### What the task requires
Once you reach the line with "sample: Cilia in tetrahymena" below, copy each line exactly, stopping after the line with "organism: Platynereis dumerilii", and skip any pictures.

BEGIN Supplied information

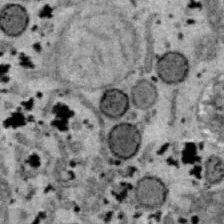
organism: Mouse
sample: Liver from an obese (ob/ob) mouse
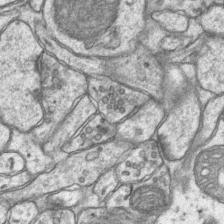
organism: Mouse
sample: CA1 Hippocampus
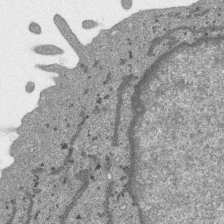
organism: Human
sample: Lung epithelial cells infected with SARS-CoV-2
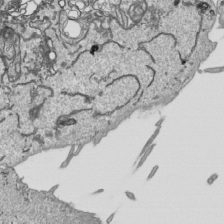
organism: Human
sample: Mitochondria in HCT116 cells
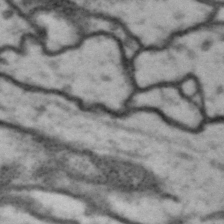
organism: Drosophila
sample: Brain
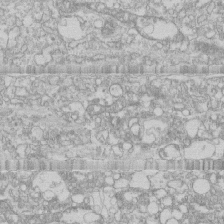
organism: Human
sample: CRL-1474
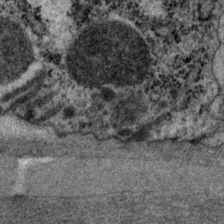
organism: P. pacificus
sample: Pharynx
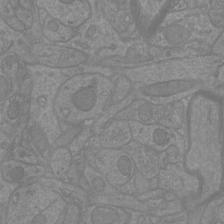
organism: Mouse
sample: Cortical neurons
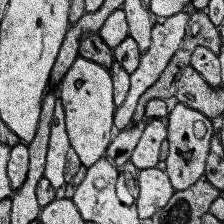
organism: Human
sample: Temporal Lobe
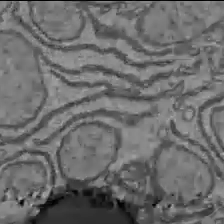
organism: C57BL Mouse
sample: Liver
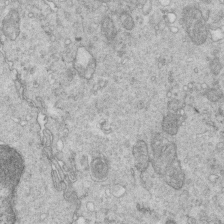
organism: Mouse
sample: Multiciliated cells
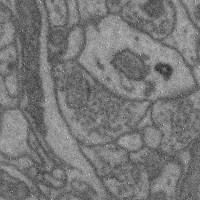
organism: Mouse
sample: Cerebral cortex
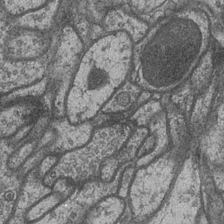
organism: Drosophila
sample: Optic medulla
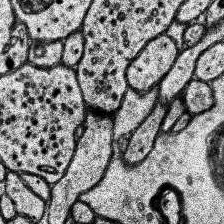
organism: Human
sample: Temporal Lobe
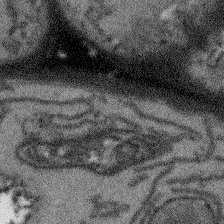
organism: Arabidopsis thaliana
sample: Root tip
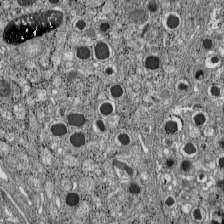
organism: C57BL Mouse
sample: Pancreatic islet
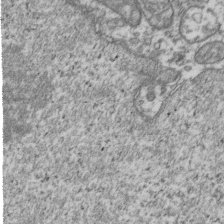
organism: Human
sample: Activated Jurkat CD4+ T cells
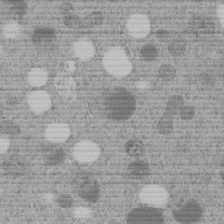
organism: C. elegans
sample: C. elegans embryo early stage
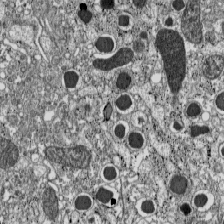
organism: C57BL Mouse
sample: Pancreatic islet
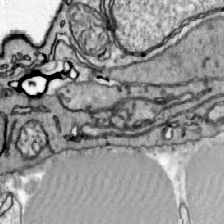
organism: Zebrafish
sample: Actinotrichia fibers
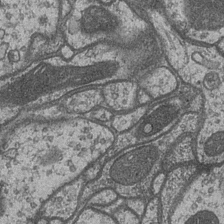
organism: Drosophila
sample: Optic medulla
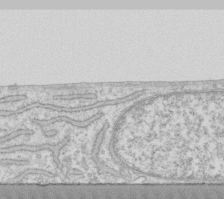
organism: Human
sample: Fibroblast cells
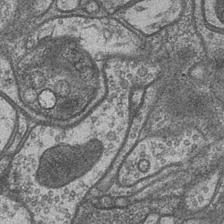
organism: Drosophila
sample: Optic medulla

END Supplied information
BEGIN Supplied information

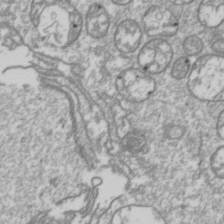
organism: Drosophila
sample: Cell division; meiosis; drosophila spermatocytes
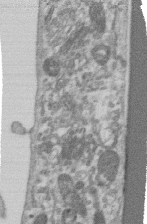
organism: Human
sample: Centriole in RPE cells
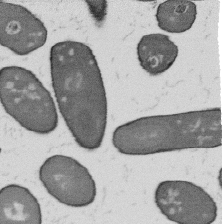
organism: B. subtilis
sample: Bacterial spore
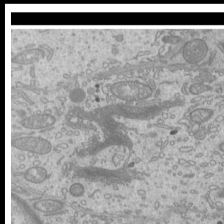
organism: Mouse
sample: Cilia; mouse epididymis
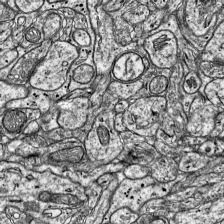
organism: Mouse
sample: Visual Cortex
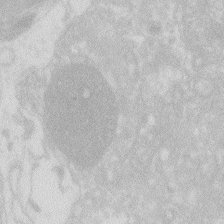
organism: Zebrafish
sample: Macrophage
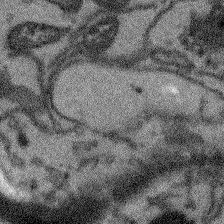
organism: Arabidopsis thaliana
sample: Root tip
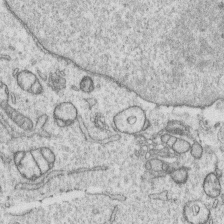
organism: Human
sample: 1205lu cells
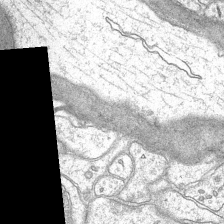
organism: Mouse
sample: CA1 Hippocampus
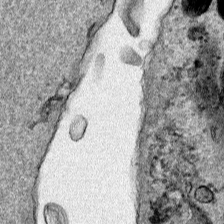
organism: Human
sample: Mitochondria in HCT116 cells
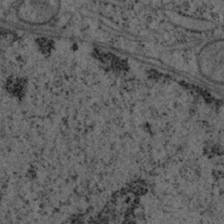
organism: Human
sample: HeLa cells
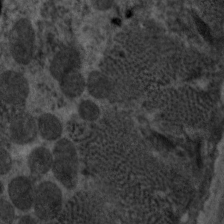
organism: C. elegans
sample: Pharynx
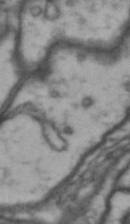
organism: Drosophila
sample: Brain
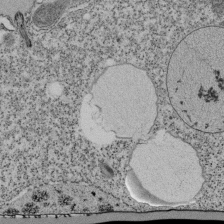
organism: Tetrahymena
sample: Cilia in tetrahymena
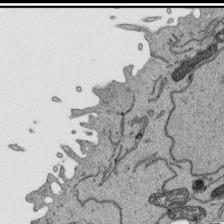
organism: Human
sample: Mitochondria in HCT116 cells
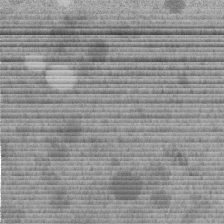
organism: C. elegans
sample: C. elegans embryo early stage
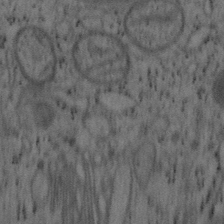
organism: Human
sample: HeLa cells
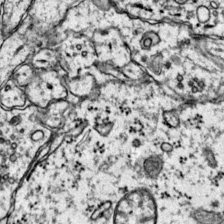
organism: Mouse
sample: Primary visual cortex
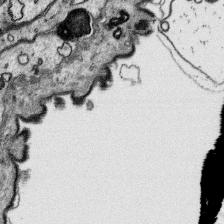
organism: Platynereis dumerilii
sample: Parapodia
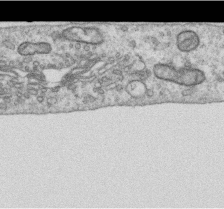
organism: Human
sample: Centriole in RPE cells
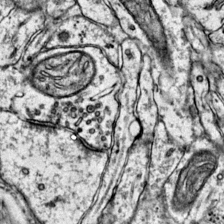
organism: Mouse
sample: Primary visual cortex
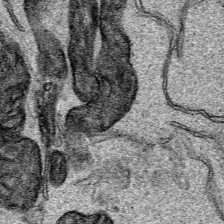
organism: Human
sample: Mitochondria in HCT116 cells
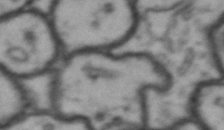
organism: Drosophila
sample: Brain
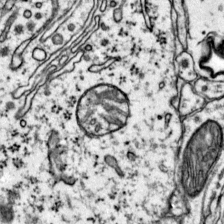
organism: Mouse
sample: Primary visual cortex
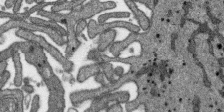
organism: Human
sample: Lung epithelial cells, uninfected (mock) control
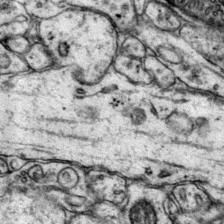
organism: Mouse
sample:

END Supplied information
BEGIN Supplied information

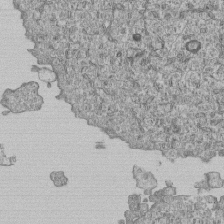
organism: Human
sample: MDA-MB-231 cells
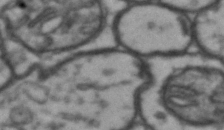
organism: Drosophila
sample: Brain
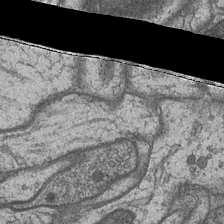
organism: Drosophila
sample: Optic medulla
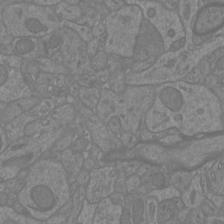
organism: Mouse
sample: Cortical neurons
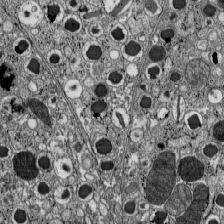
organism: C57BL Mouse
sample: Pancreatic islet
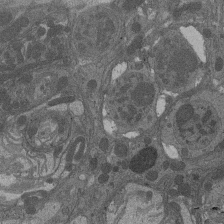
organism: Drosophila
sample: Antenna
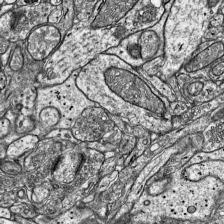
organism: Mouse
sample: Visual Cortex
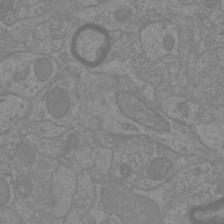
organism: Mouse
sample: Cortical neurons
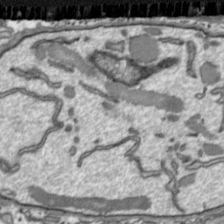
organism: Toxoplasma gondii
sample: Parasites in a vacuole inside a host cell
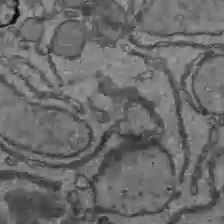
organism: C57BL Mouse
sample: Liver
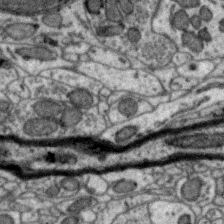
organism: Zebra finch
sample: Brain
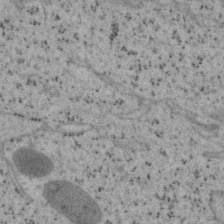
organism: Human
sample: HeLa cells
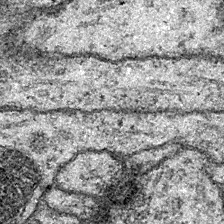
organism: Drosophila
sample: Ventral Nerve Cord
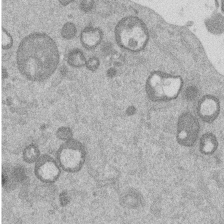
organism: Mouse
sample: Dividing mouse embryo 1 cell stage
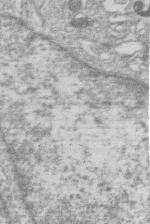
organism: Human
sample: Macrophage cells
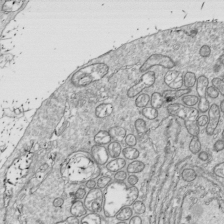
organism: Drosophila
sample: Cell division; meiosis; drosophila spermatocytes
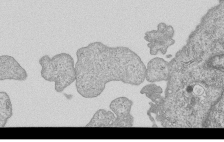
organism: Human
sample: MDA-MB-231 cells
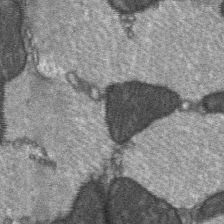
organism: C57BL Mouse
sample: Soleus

END Supplied information

### Task output
sample: Cilia in tetrahymena
organism: Human
sample: Mitochondria in HCT116 cells
organism: C. elegans
sample: C. elegans embryo early stage
organism: Human
sample: HeLa cells
organism: Mouse
sample: Primary visual cortex
organism: Platynereis dumerilii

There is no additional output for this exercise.